> _Goal of the exercise_: Everything from the line with "Vitrail représentant sainte" down to the line with "Pumas vs León" below must be printed exactly, those two lines included. Exclude pictures.

> _Exercise data_:
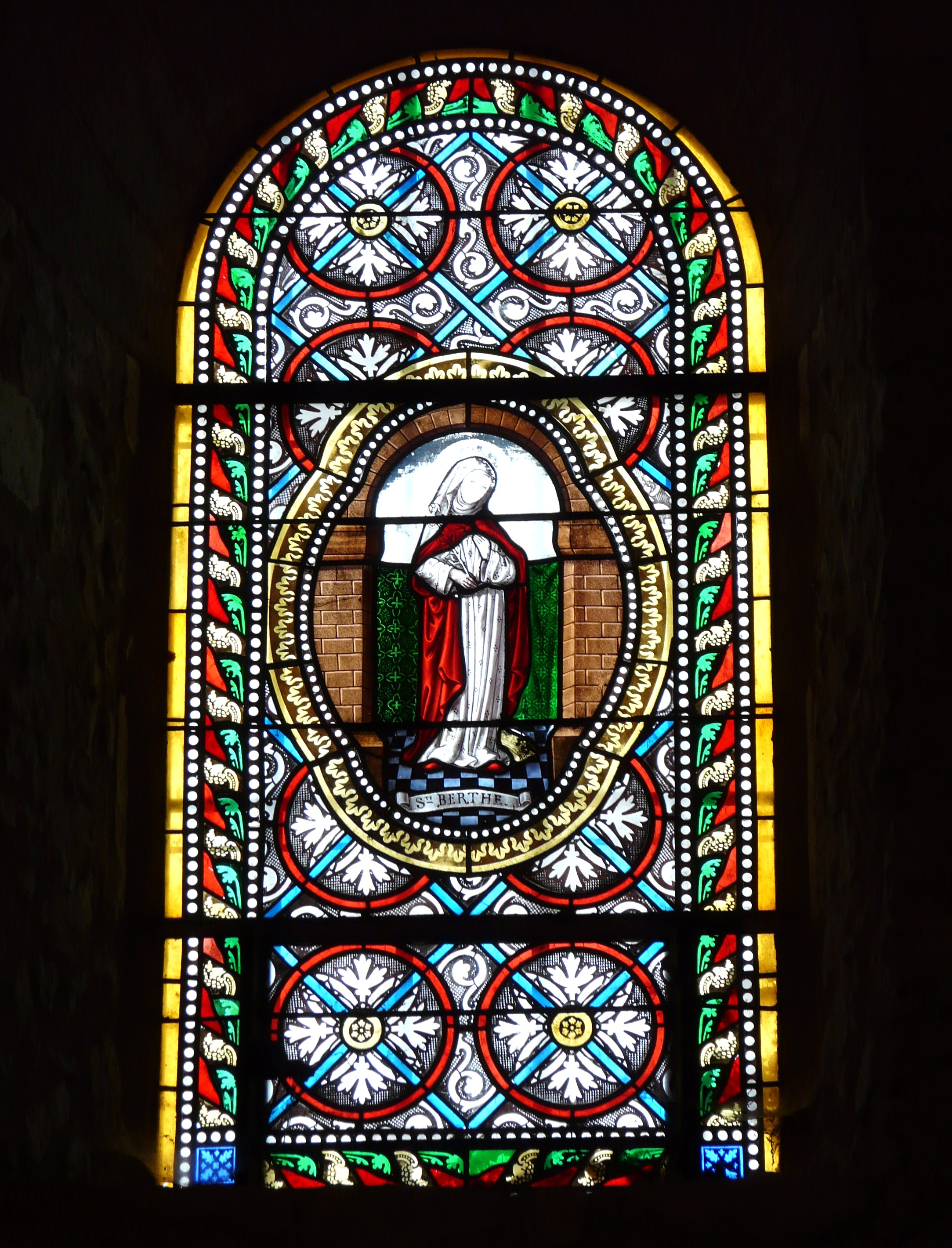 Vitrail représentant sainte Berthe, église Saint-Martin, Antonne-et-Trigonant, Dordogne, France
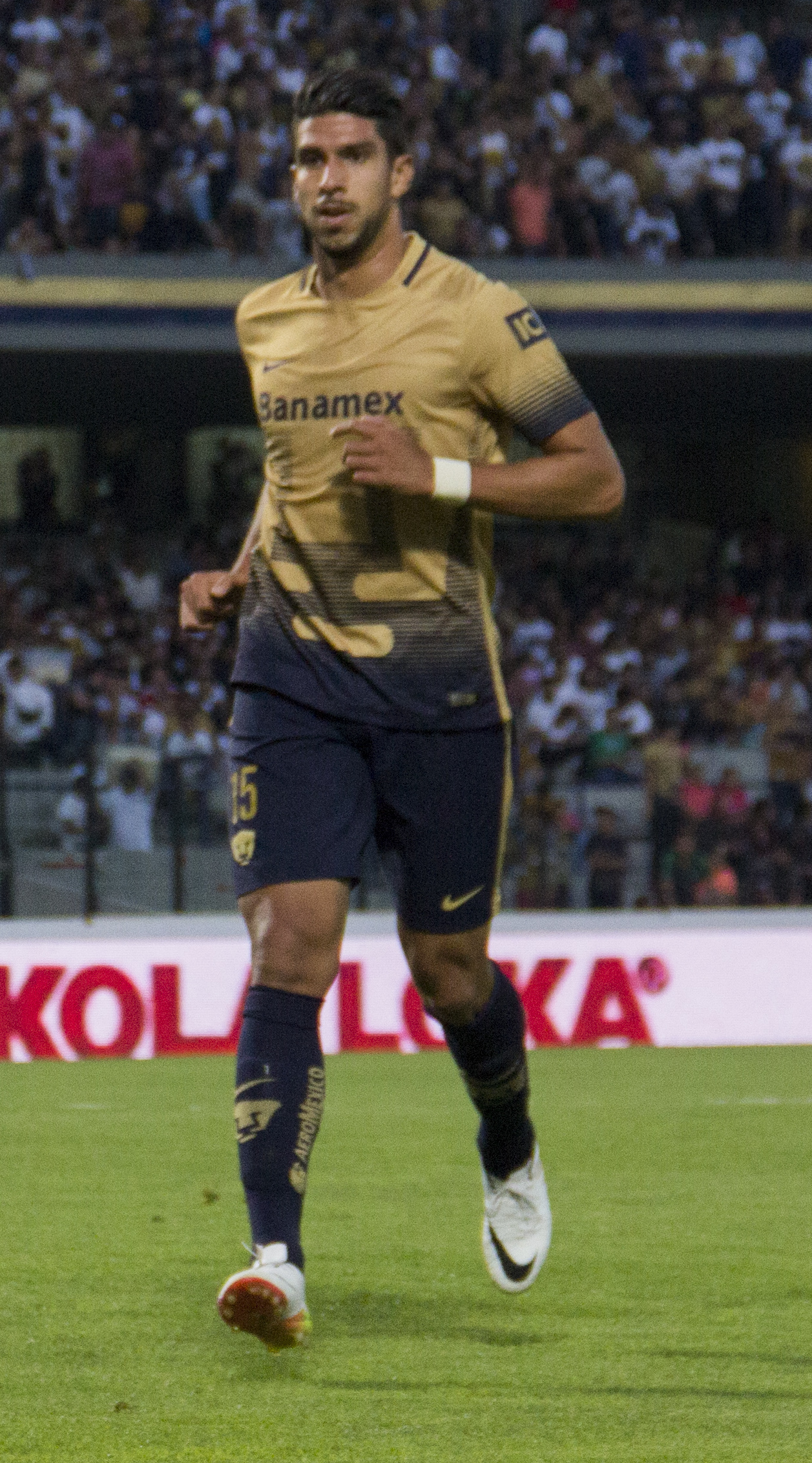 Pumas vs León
---
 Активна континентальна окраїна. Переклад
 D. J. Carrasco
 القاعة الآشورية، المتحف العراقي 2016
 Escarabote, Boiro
==
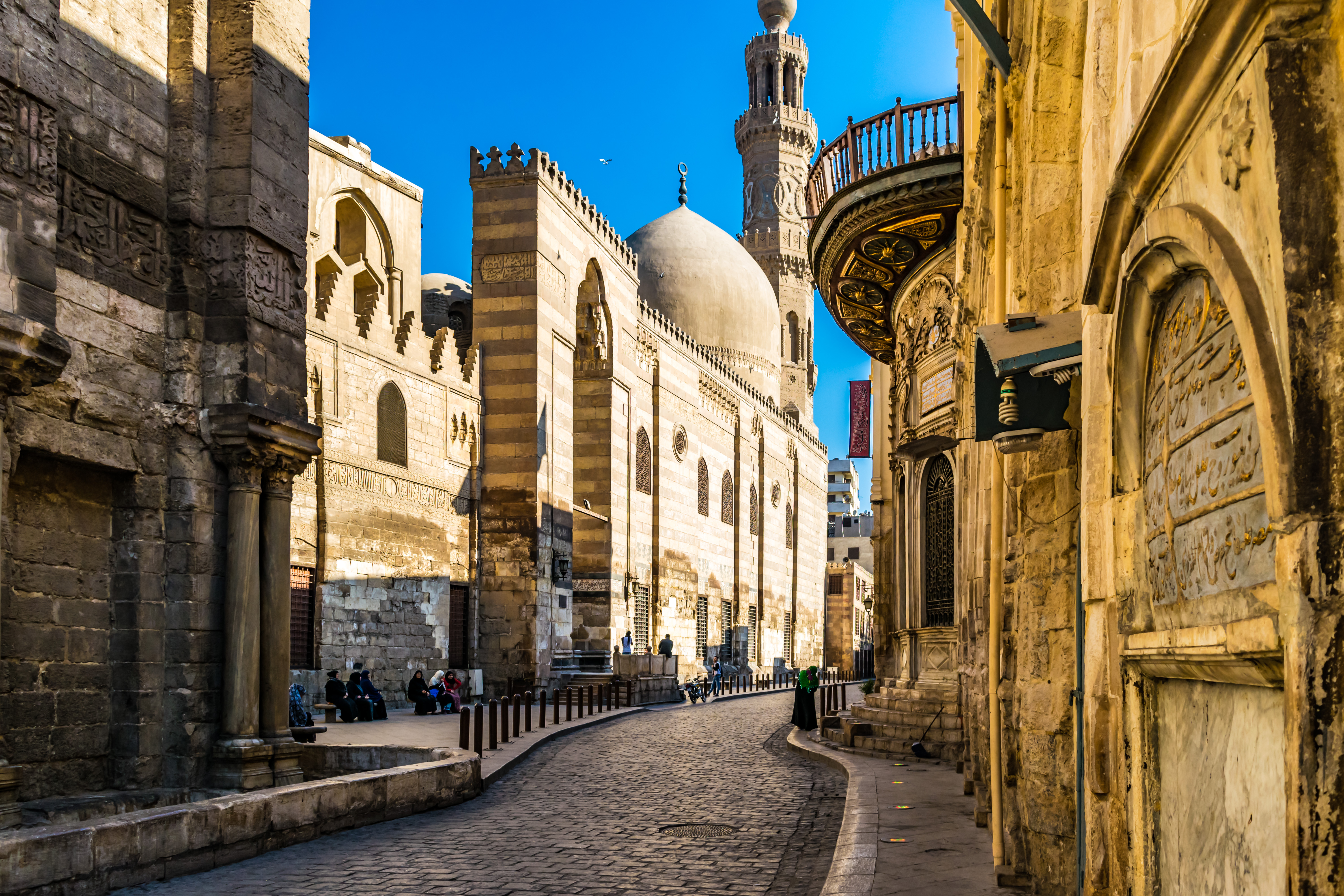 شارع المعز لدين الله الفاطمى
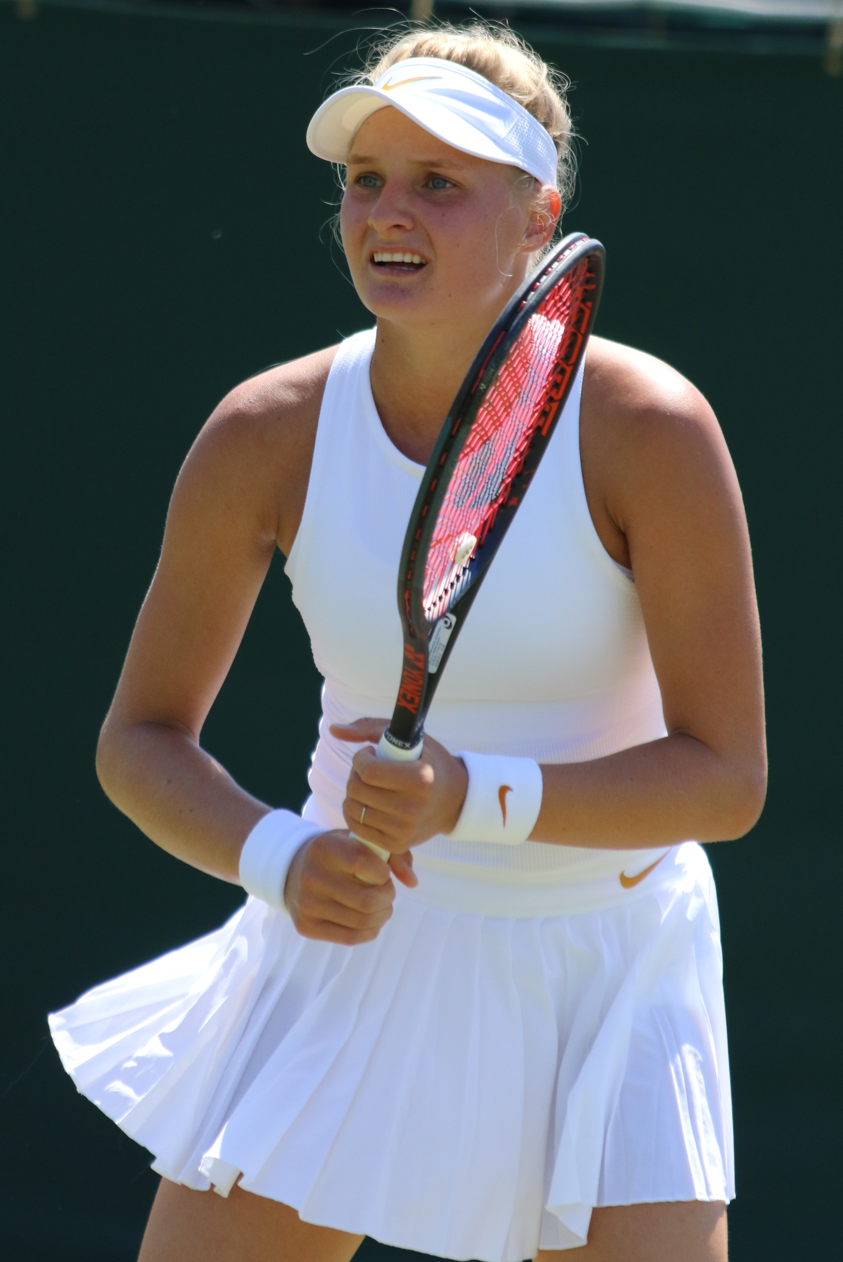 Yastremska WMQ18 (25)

> _Response area_:
 Vitrail représentant sainte Berthe, église Saint-Martin, Antonne-et-Trigonant, Dordogne, France
 Pumas vs León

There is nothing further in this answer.